The Liberty case is the central object lesson in health sharing ministry risk. Even a well-functioning ministry can fail. When a ministry fails, its members do not have the insurance commissioner, guaranty fund, or court-supervised receivership process that protects the policyholders of a failed insurance company. They have, at most, prayer and a long line of unpaid bills.

ACA Exemption Status and What Changed

Health sharing ministries received favorable treatment under the ACA’s individual mandate era. Members of qualifying ministries were exempt from the individual mandate penalty for not carrying insurance.
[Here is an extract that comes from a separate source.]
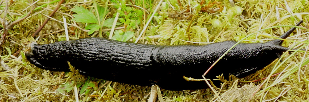 Arion ater (Norway:Svart skogsnegl)

The mandate penalty was reduced to zero starting in 2019 under the Tax Cuts and Jobs Act, which made the ministry exemption practically irrelevant at the federal level, though a few states (California, Massachusetts, New Jersey, Rhode Island, and Vermont) maintain state-level mandate penalties with their own exemption rules.

The exemption status does not mean ministries are equivalent to insurance. The federal exemption recognizes ministries as a religious alternative for individual mandate purposes only. It does not require ministries to cover essential health benefits, accept members regardless of pre-existing conditions, follow mental health parity rules, or operate under any of the consumer protections that govern insurance.

For prospective members, the legal status to understand is twofold. First, ministries are exempt from most insurance regulation in most states. Second, that exemption removes the legal protections members would have if a dispute arose. The lack of a binding payment obligation, the lack of guaranty fund coverage, and the lack of mandated essential benefits are all features, not bugs, of the ministry model.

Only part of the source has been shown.